• Instructions to follow: Apart from the images, output the data below exactly.

[Opening Exercise data section]

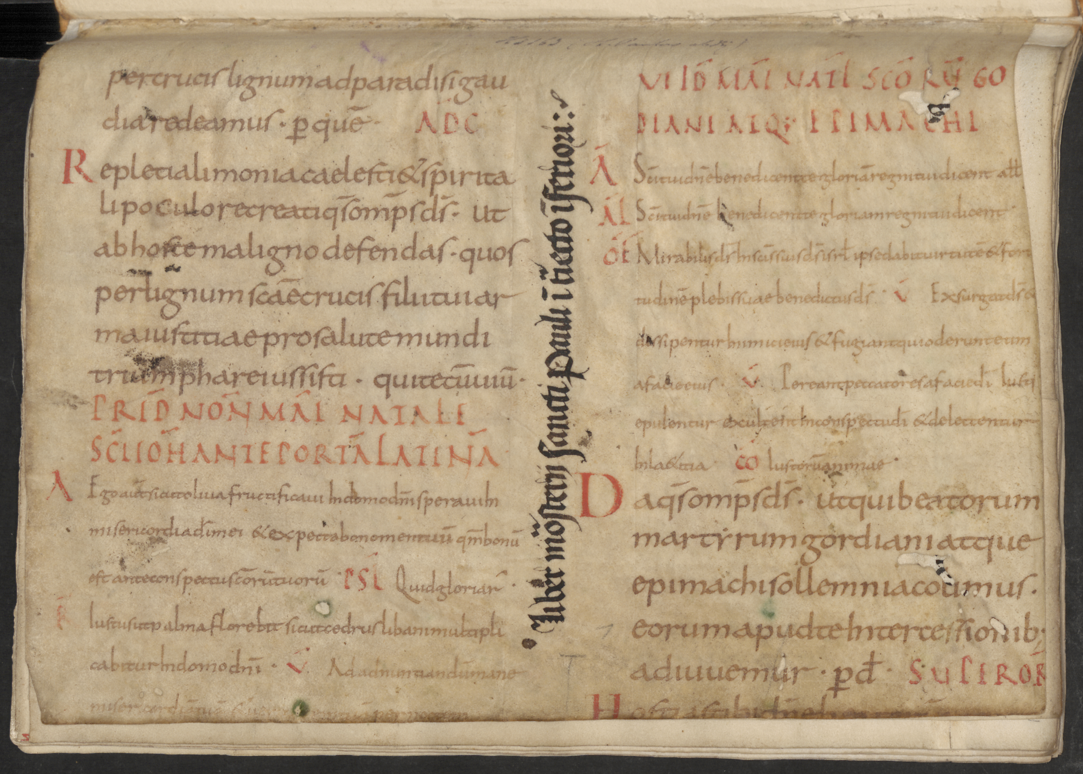 Hs.163.1e schutblad
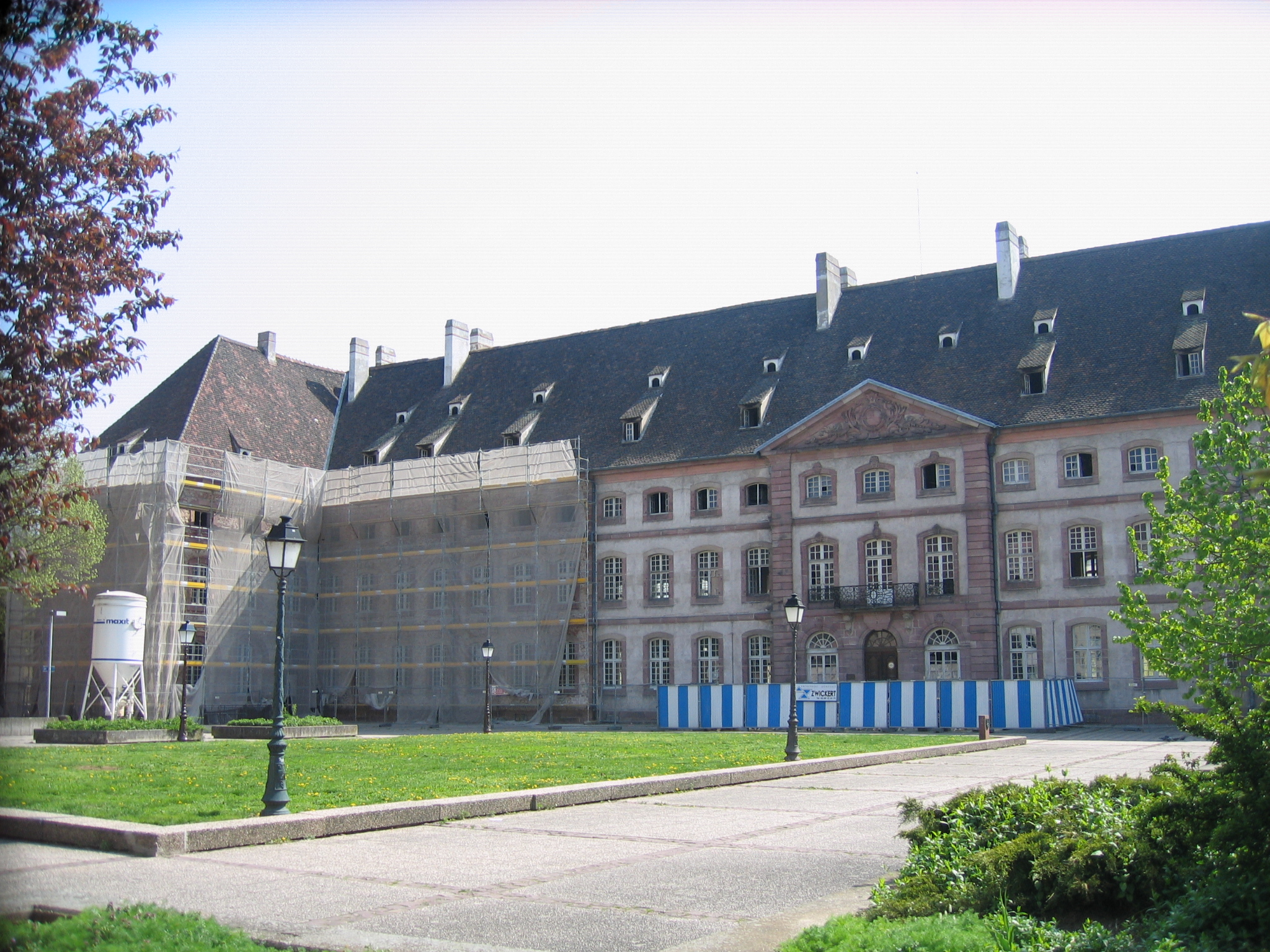 La futur médiathèque en travaux place du 2 Février
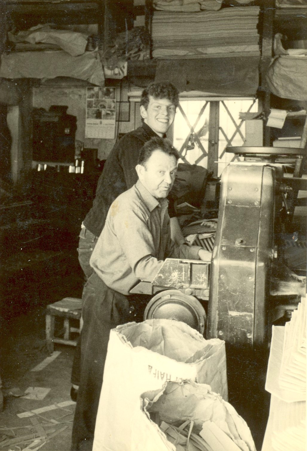 The City Nesher, Israel - Historical images תמונות היסטוריות של שכונת מרכז נשר בעיר נשר משנות ה-60 בית הדפוס של נשר הוקם בשנות ה-40 ופעל עד שנות ה-2000 בית הדפוס שכן במרכז המסחרי של מרכז נשר. בחזית בעל בית הדפוס ג'אג'א קוטון מאחוריו יהודה גרין
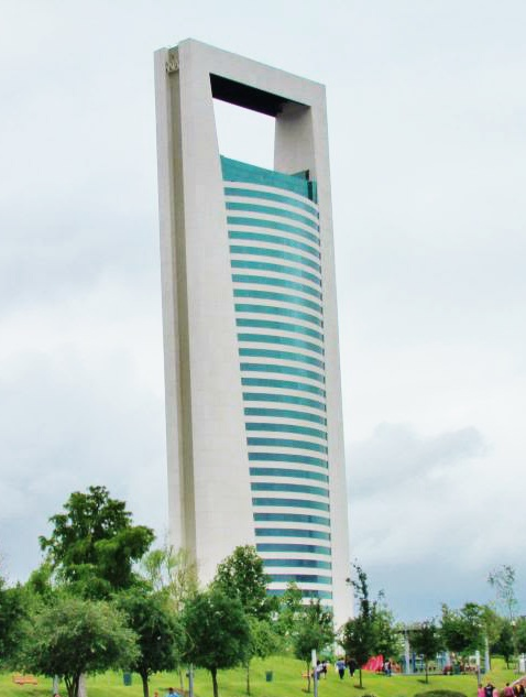 Torre Ciudadana Monterrey 180m.

[Closing Exercise data section]

• Result below:
 Hs.163.1e schutblad
 La futur médiathèque en travaux place du 2 Février
 The City Nesher, Israel - Historical images תמונות היסטוריות של שכונת מרכז נשר בעיר נשר משנות ה-60 בית הדפוס של נשר הוקם בשנות ה-40 ופעל עד שנות ה-2000 בית הדפוס שכן במרכז המסחרי של מרכז נשר. בחזית בעל בית הדפוס ג'אג'א קוטון מאחוריו יהודה גרין
 Torre Ciudadana Monterrey 180m.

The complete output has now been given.